§ Assignment:
Copy only what runs from the line containing "2021-07-01 | 0 |" through the end of the material below, line for line, with both ends included.
* * * *
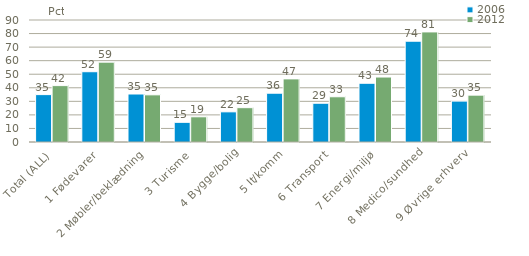
| Category | 2006 | 2012 |
|---|---|---|
| Total (ALL) | 34.959 | 41.59 |
| 1 Fødevarer | 51.837 | 58.918 |
| 2 Møbler/beklædning | 35.409 | 34.795 |
| 3 Turisme | 14.517 | 18.597 |
| 4 Bygge/bolig | 22.251 | 25.317 |
| 5 It/komm | 35.993 | 46.557 |
| 6 Transport | 28.592 | 33.363 |
| 7 Energi/miljø | 43.318 | 47.924 |
| 8 Medico/sundhed | 74.357 | 81.206 |
| 9 Øvrige erhverv | 30.181 | 34.562 |
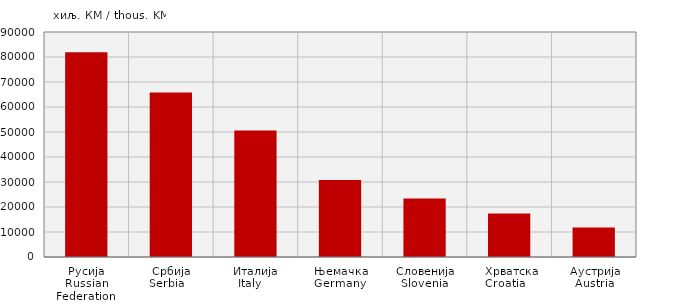
| Category | Увоз
Import |
|---|---|
| Русија
Russian Federation  | 81890 |
| Србија
Serbia    | 65826 |
| Италија
Italy    | 50630 |
| Њемачка
Germany  | 30822 |
| Словенија
Slovenia  | 23411 |
|  Хрватска
Croatia    | 17436 |
| Аустрија
Austria | 11818 |
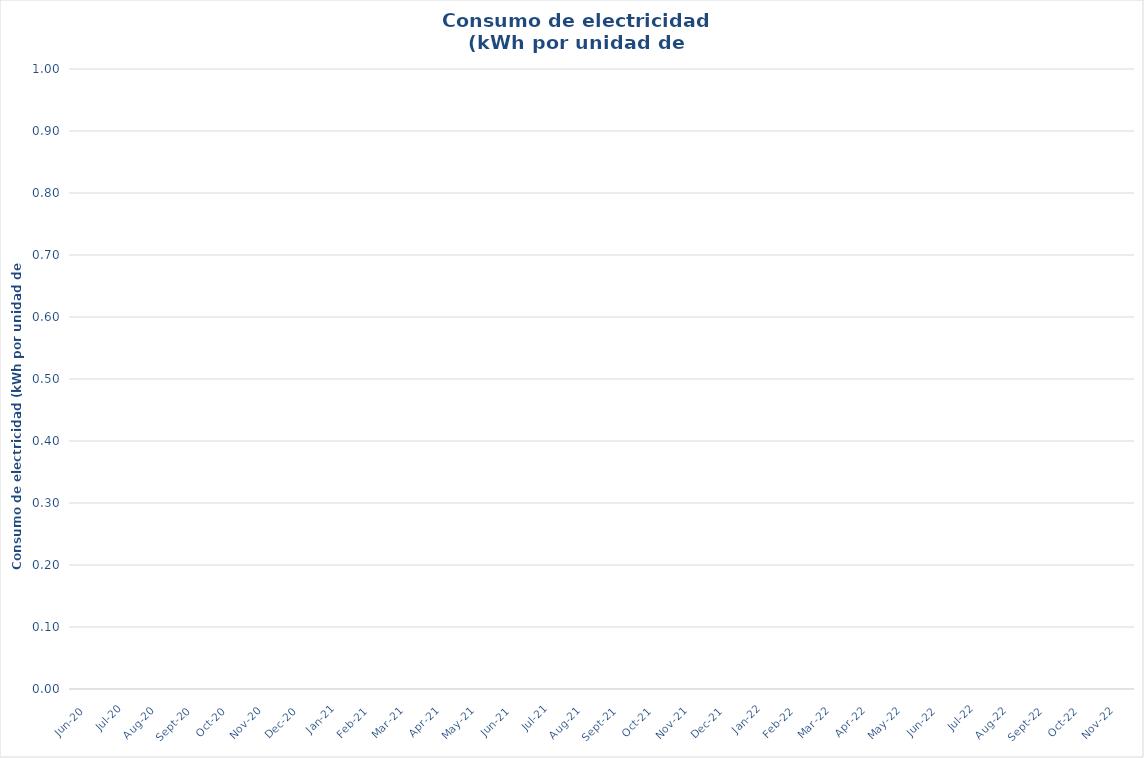
| Category | Series 0 |
|---|---|
| 2020-06-01 | 0 |
| 2020-07-01 | 0 |
| 2020-08-01 | 0 |
| 2020-09-01 | 0 |
| 2020-10-01 | 0 |
| 2020-11-01 | 0 |
| 2020-12-01 | 0 |
| 2021-01-01 | 0 |
| 2021-02-01 | 0 |
| 2021-03-01 | 0 |
| 2021-04-01 | 0 |
| 2021-05-01 | 0 |
| 2021-06-01 | 0 |
| 2021-07-01 | 0 |
| 2021-08-01 | 0 |
| 2021-09-01 | 0 |
| 2021-10-01 | 0 |
| 2021-11-01 | 0 |
| 2021-12-01 | 0 |
| 2022-01-01 | 0 |
| 2022-02-01 | 0 |
| 2022-03-01 | 0 |
| 2022-04-01 | 0 |
| 2022-05-01 | 0 |
| 2022-06-01 | 0 |
| 2022-07-01 | 0 |
| 2022-08-01 | 0 |
| 2022-09-01 | 0 |
| 2022-10-01 | 0 |
| 2022-11-01 | 0 |
* * * *
§ Task answer:
| 2021-07-01 | 0 |
| 2021-08-01 | 0 |
| 2021-09-01 | 0 |
| 2021-10-01 | 0 |
| 2021-11-01 | 0 |
| 2021-12-01 | 0 |
| 2022-01-01 | 0 |
| 2022-02-01 | 0 |
| 2022-03-01 | 0 |
| 2022-04-01 | 0 |
| 2022-05-01 | 0 |
| 2022-06-01 | 0 |
| 2022-07-01 | 0 |
| 2022-08-01 | 0 |
| 2022-09-01 | 0 |
| 2022-10-01 | 0 |
| 2022-11-01 | 0 |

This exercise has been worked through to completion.